Could anyone please help me?
On
Observe for $\phi \in L^\infty([0,1])$, $$ \begin{aligned} \int_{[0,1]} (f_n * g) \phi &= \int_{[0,1]} \int_{[0,1]} f_n(x - y) g(y) \phi(x) dy dx \\ &= \int_{[0,1]} g(y) \int_{[0,1]} f_n(x - y) \phi(x) dx dy \\ \end{aligned} $$ where $f_n$ and $f$ are taken to be $0$ outside their domain of definition. Now let $h_n \in L^1([0,1])$ be defined so $h_n(y) := g(y) \int_{[0,1]} f_n(x - y) \phi(x) dx$.
Claim: $h_n \to h$, where $h(y) := g(y) \int_{[0,1]} f(x - y) \phi(x) dx$.

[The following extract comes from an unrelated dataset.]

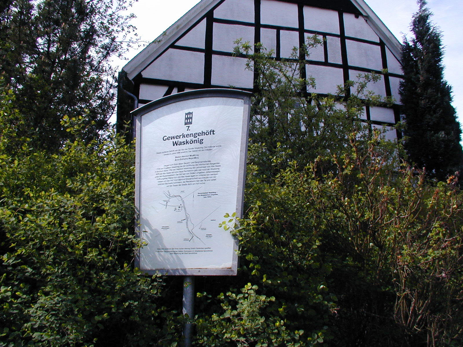 Historische Stätte am Bergbauwanderweg Alte Haase Nord in und um Niedersprockhövel, Standort-Infotafel zum Gewerkengehöft Waskönig in Hattingen-Niederstüter

Proof: Let $\psi_y := 1_{[0, 1-y]} \phi(\cdot + y)$. Note $\psi_y \in L^\infty$ and $$ \begin{aligned} \int_{[0,1]} f_n(x - y) \phi(x) dx &= \int_{[0,1-y]} f_n(z) \phi(z+y) dz \\ &= \int_{[0,1]} f_n(z) \psi_y(z) dz \\ & \to \int_{[0,1]} f(z) \psi_y(z) dz \\ &= \int_{[0,1-y]} f(z) \phi(z + y) dz \\ &= \int_{[0,1]} f(x - y) \phi(x) dx \end{aligned}. $$ As $y \in [0,1]$ was arbitrary, $h_n \to h$. $\square$
Next note that because weakly convergent sequences are bounded, we have some $M > 0$ so $M \geq \|f_n\|_1$ for all $n \in \mathbb{N}$. Then
$$\begin{aligned} |h_n| &\leq |g| \int_{[0,1]} |f_n(x - \cdot)| |\phi(x)| dx \\ &\leq |g| \|f_n\|_1 \|\phi\|_\infty \\ &\leq |g| M \|\phi\|_\infty \in L^1([0,1]). \end{aligned} $$
Then, by Dominated Convergence Theorem, we have $$\begin{aligned} \int_{[0,1]} (f_n * g) \phi &= \int_{[0,1]} h_n \\ &\to \int_{[0,1]} h \\ &= \int_{[0,1]} (f * g) \phi. \end{aligned} $$
As $\phi \in L^\infty$ was arbitrary, we are done. $\blacksquare$
On
Let $\phi \in L^\infty(0, 1)$. We want to prove that $$ \int_0^1 (f_n * g) \phi \xrightarrow{n \to \infty} \int_0^1 (f * g) \phi. $$
By definition of weak topology, it suffices to prove that the linear map $$ T:L^1(0, 1) \to \mathbb R, h \mapsto \int_0^1 (h * g) \phi $$ is continuous. This is indeed true because $$ \begin{align*} |T(h)| &\le \|\phi\|_{L^\infty} \| h * g\|_{L^1} \text{ by Hölder's inequality}\\ & \le \|\phi\|_{L^\infty} \| h\|_{L^1}\|g\|_{L^1} \text{ by Young's inequality}. \end{align*} $$
Let $\phi \in L^{\infty}$. First note that $$ \int |(f_n*g)(x)\phi(x)|\ \mathrm{d}x \le \Vert \phi\Vert_{L^{\infty}}\Vert f_n * g\Vert_{L^1} < \infty $$ by Young's inequality. Hence by Fubini-Tonelli, $$ \begin{align*} \int (f_n*g)(x)\phi(x)\ \mathrm{d}x &= \int\int f_n(y)g(x-y) \phi(x)\ \mathrm{d}y \mathrm{d}x \\ &= \int f_n(y)\int g(x-y) \phi(x)\ \mathrm{d}x \mathrm{d}y \\ \end{align*} $$ Furthermore by Young's inequality, $$ \int g(x-y) \phi(x)\ \mathrm{d}x \in L^{\infty}, $$ being the convolution of $g(-\cdot) \in L^1$ with $\phi \in L^\infty$. Thus $$ \int f_n(y)\int g(x-y) \phi(x)\ \mathrm{d}x \mathrm{d}y \to \int f(y)\int g(x-y) \phi(x)\ \mathrm{d}x \mathrm{d}y $$ by weak convergence of $f_n$.